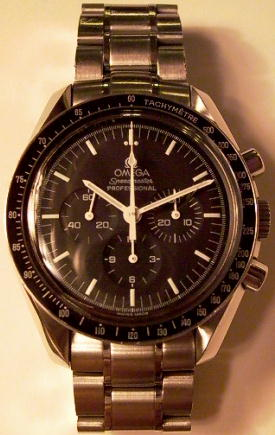 腕時計：オメガスピードマスター。利用者:Azuによる撮影。
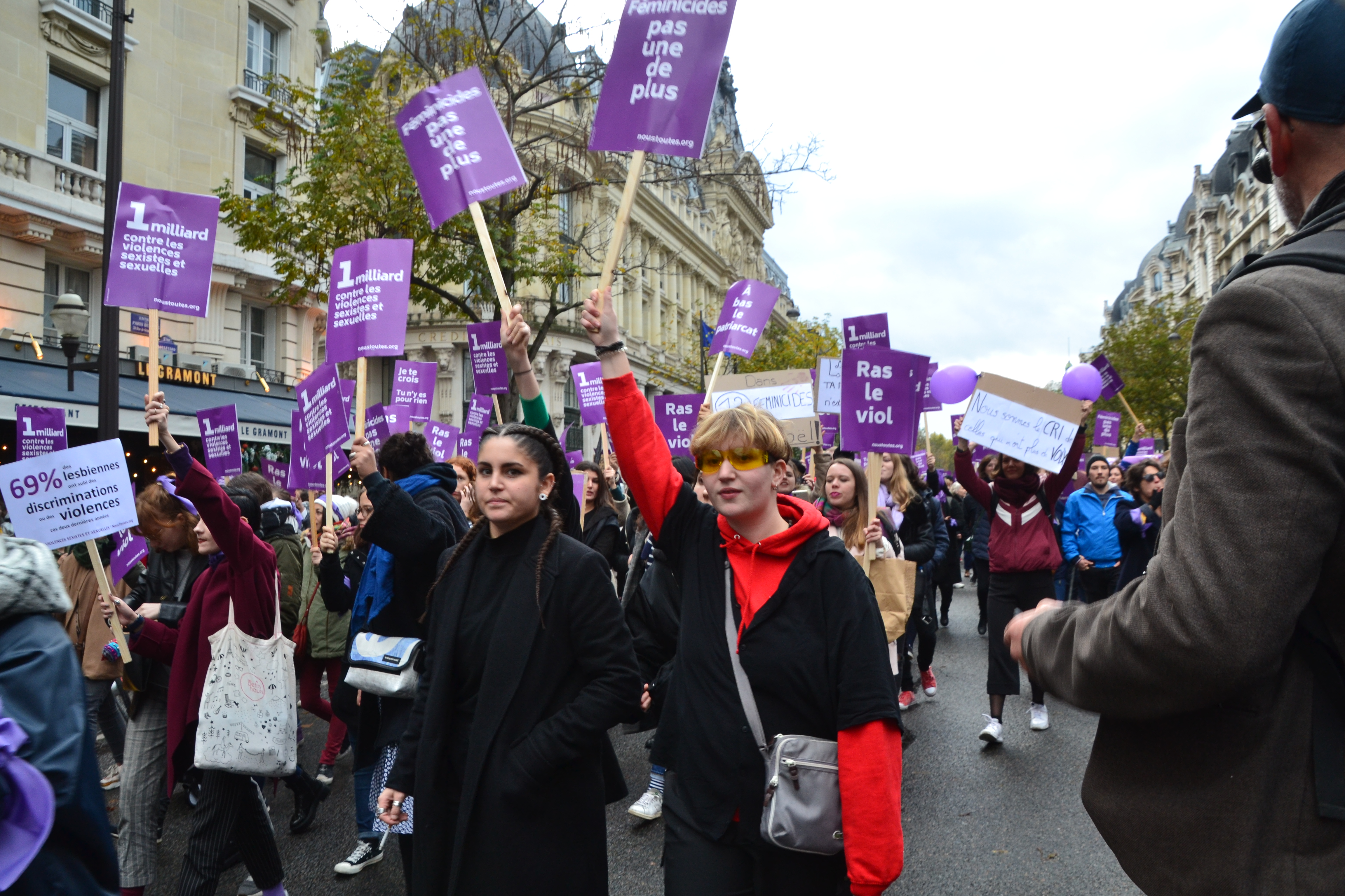 Une énorme mobilisation. Entre 50.000 et 100.000 personnes à Paris pour ce 23 novembre 2019 March against sexist violences and sexual violence. A huge mobilization. Between 50,000 and 100,000 people in Paris - 23 November 2019
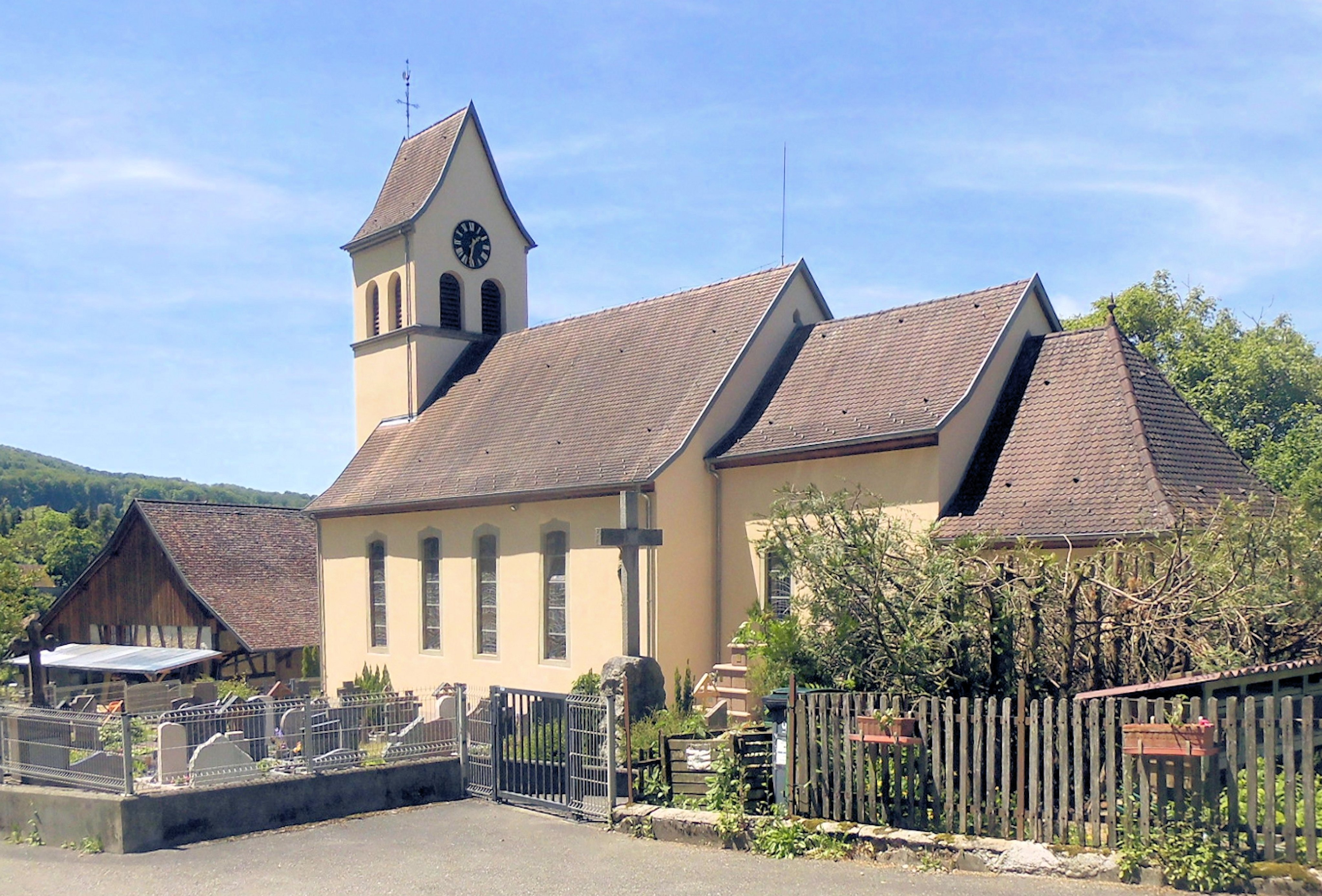 L'eglise Saint-Michel à Biederthal, côté est
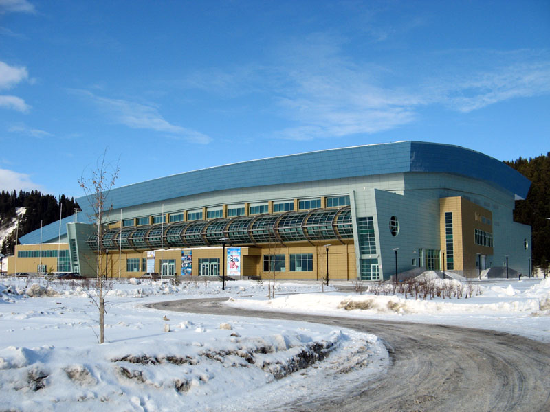 Ледовый дворец в Ханты-Мансийске
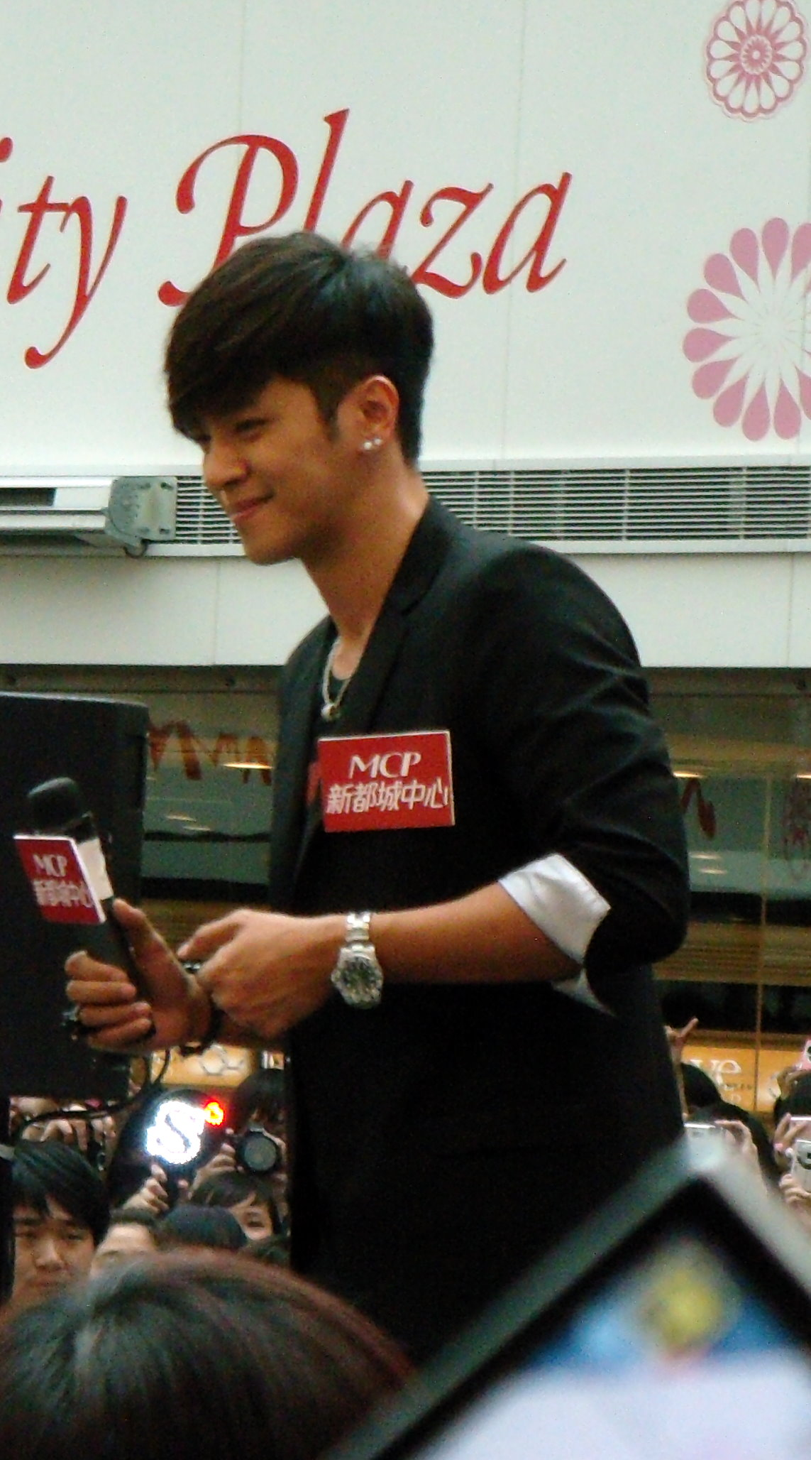 中文（香港）: 2011年03月26日香港獨一無二Only For You 簽唱會
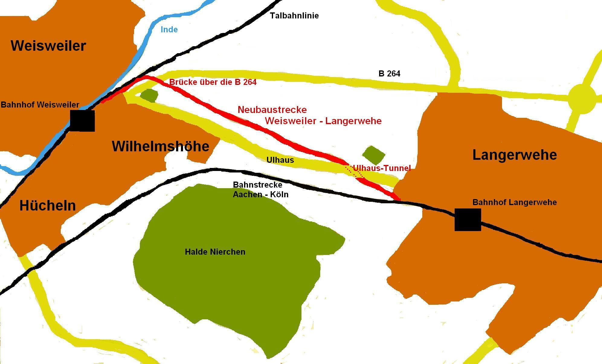 Neubaustrecke zwischen Bahnhof Weisweiler (Eschweiler) und Bahnhof Langerwehe (Langerwehe im Kreis Düren)
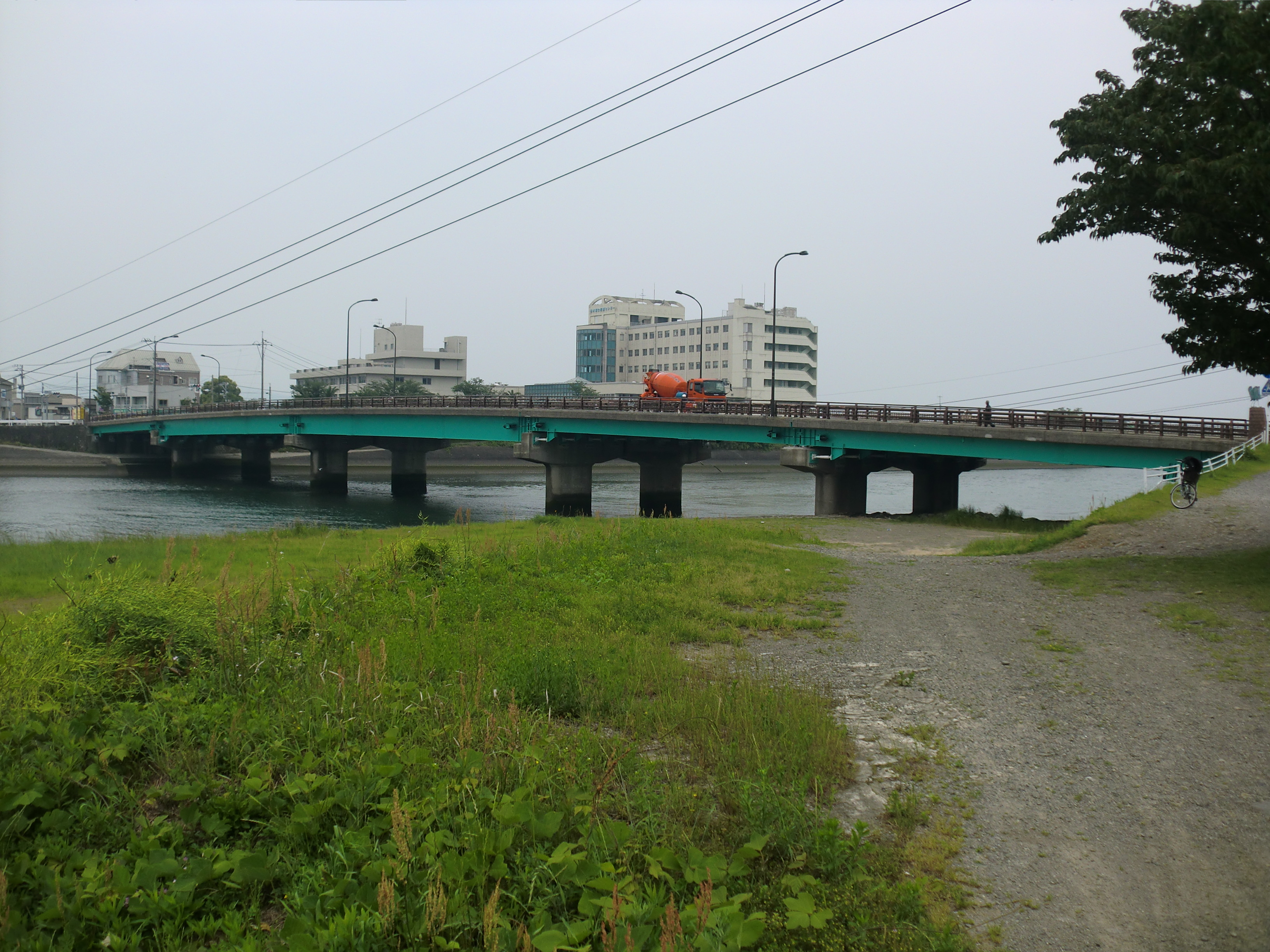 鹿児島県出水市にある米ノ津橋（こめのつはし）

**********

What you should do: Keep the pictures out and transcribe the listing exactly.

Task output:
 腕時計：オメガスピードマスター。利用者:Azuによる撮影。
 Une énorme mobilisation. Entre 50.000 et 100.000 personnes à Paris pour ce 23 novembre 2019 March against sexist violences and sexual violence. A huge mobilization. Between 50,000 and 100,000 people in Paris - 23 November 2019
 L'eglise Saint-Michel à Biederthal, côté est
 Ледовый дворец в Ханты-Мансийске
 中文（香港）: 2011年03月26日香港獨一無二Only For You 簽唱會
 Neubaustrecke zwischen Bahnhof Weisweiler (Eschweiler) und Bahnhof Langerwehe (Langerwehe im Kreis Düren)
 鹿児島県出水市にある米ノ津橋（こめのつはし）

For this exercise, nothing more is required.